Plots depicting Type 2 probes binned according to median within-subject fluorescence intensity (FI). The y-axis represents differences from the median value for each bin. Each point shown represents one percentile bin from one of the four subjects in the study. Differences between median intensity are represented for the Red FI, Green FI, and beta values in Raw (A-D), SeSAMe-normalized (E-H), or ComBat-adjusted data (I-L). Axes for figure panels were intentionally limited for the purposes of visualization, resulting in the omission of some data points which had very high variability.
Fig 7.
Variability in FI for epigenetic clock CpGs.

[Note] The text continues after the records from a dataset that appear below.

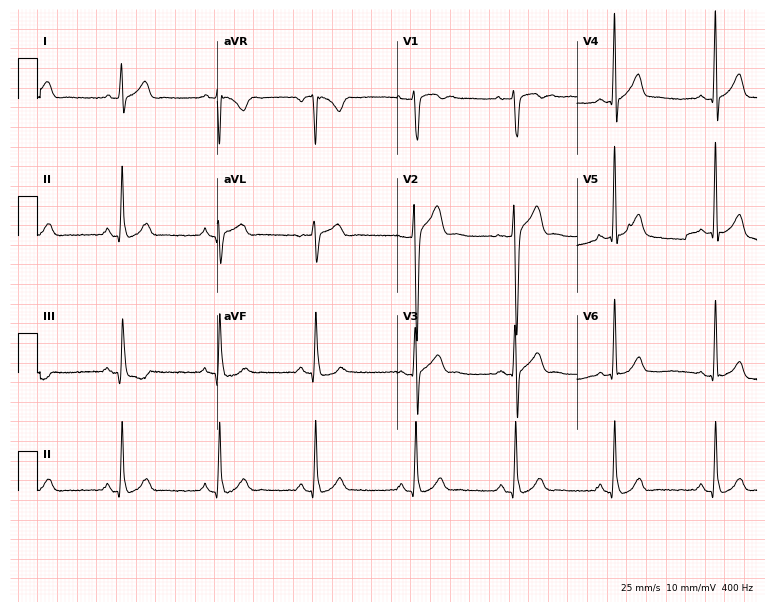
ECG — a male, 22 years old. Labelled as a normal ECG.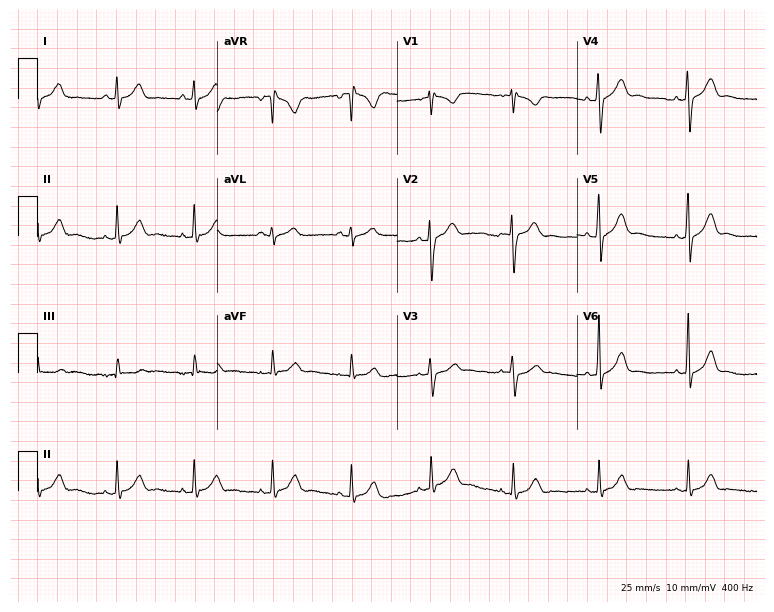
12-lead ECG (7.3-second recording at 400 Hz) from a male, 23 years old. Labelled as a normal ECG.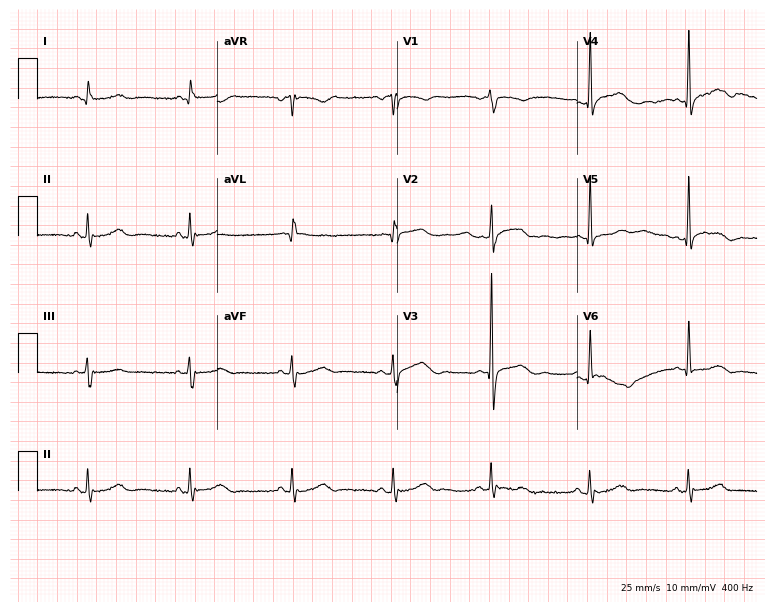
12-lead ECG from a male, 79 years old. No first-degree AV block, right bundle branch block, left bundle branch block, sinus bradycardia, atrial fibrillation or sinus tachycardia recorded for this tracing. Other findings, if any, are not listed.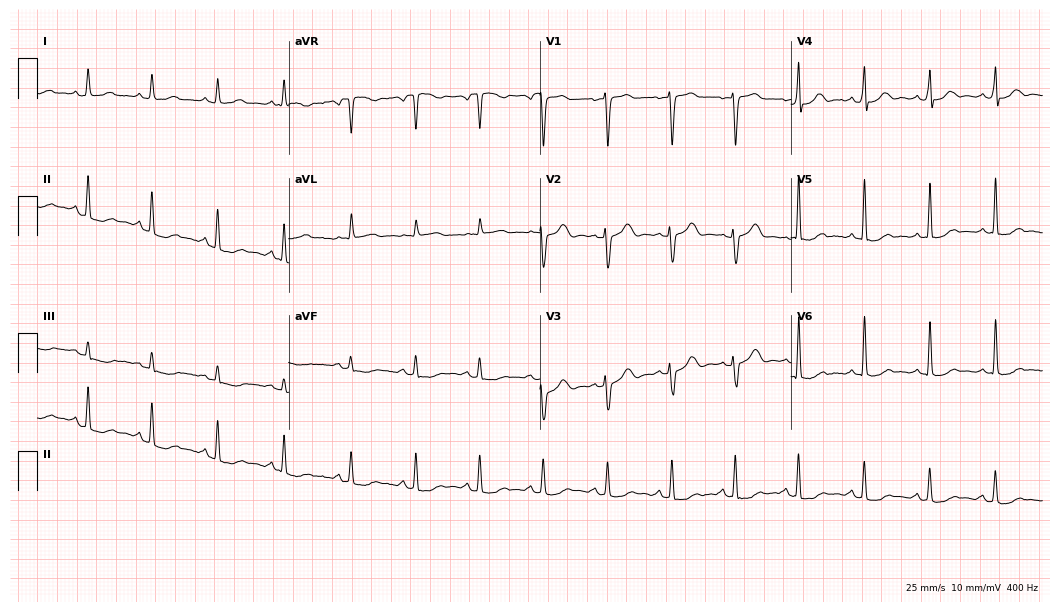
ECG — a woman, 52 years old. Screened for six findings — first-degree AV block, right bundle branch block, left bundle branch block, sinus bradycardia, atrial fibrillation, sinus tachycardia — none is recorded.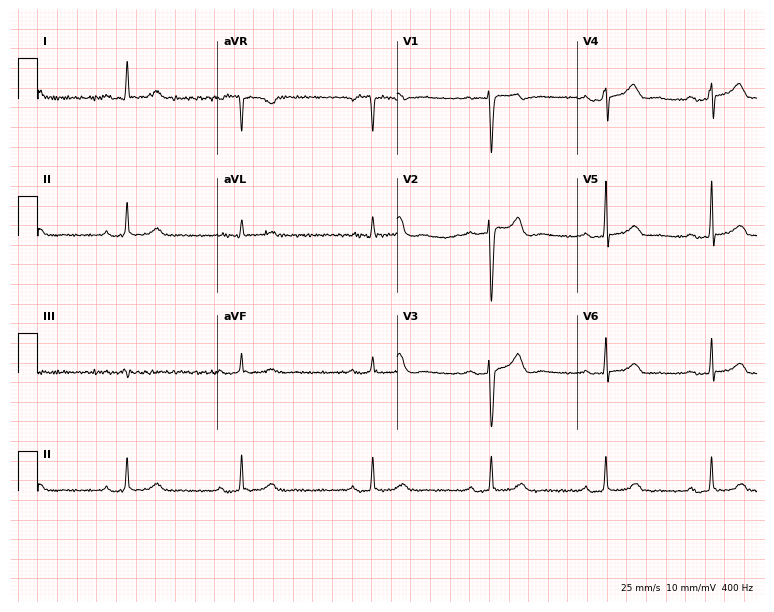
Resting 12-lead electrocardiogram. Patient: a man, 40 years old. The tracing shows first-degree AV block.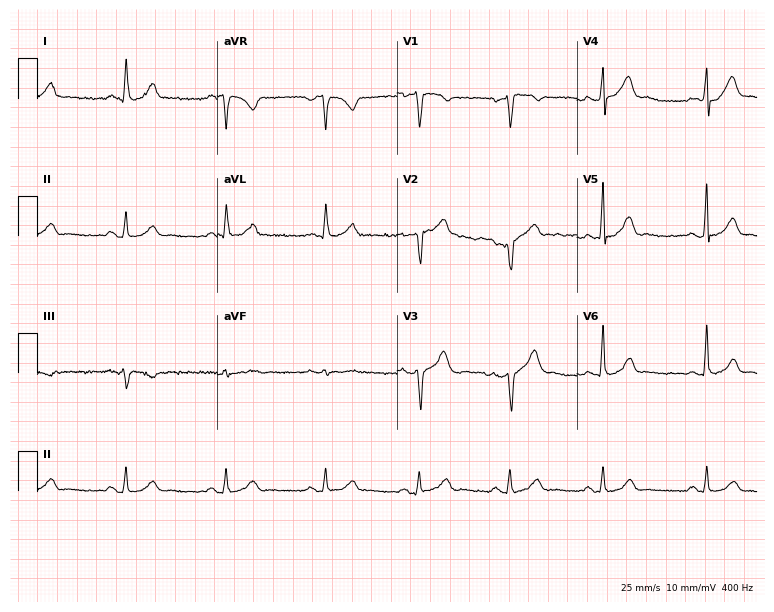
Electrocardiogram, a male patient, 38 years old. Overall reading on record: normal ECG.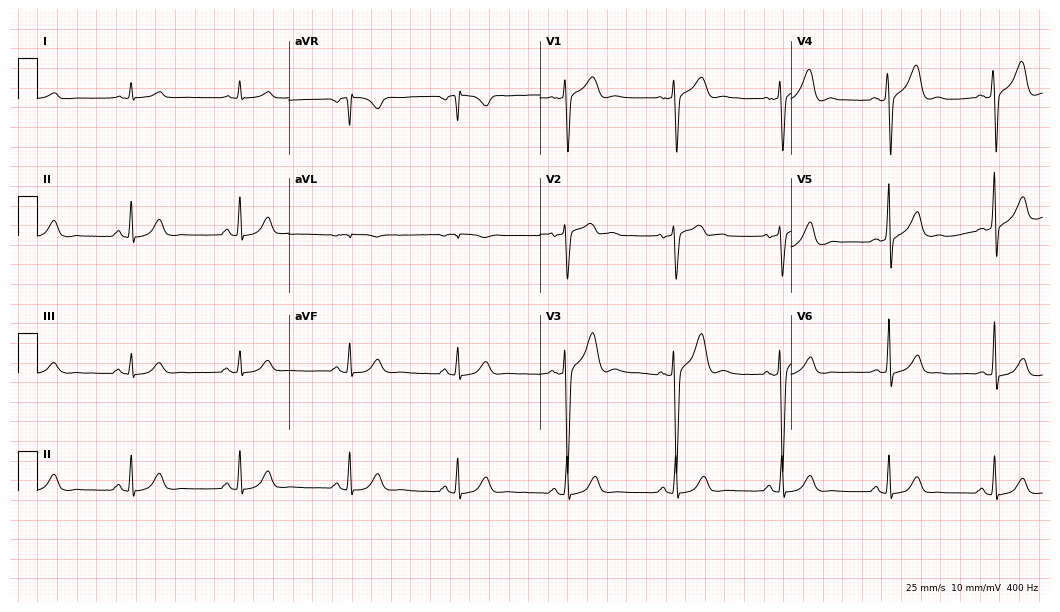
Resting 12-lead electrocardiogram. Patient: a male, 58 years old. Read as a normal ECG.

(A-B) Scatter plots displaying the mean vs range of beta values for CpGs included in the Horvath Skin and Blood clock. Each point represents summary statistics for a single CpG, calculated across technical replicates from one of the four subjects in the study. The size of each point is proportional to the coefficient value in the clock model. (C) Summary statistics for low-level measurements of cg03184882 within each sample in the study. The outlier sample is highlighted in red.
Fig 8.
Variability in DNA methylation clock age predictions from technical replicate samples.
Scatter plots depict age predictions from 6 different DNAm clocks on technical replicates. Colors of dots and lines indicate predicted age and actual age of subjects, respectively. Red point indicates outlier sample highlighted in panel C. (A) Age predictions generated using raw beta values. (B) Age predictions generated using beta values processed with the ‘recommended’ SeSaMe preprocessing settings. (C) Age predictions generated using SeSaMe-preprocessed beta values, with chamber number batch effect correction applied using ComBat.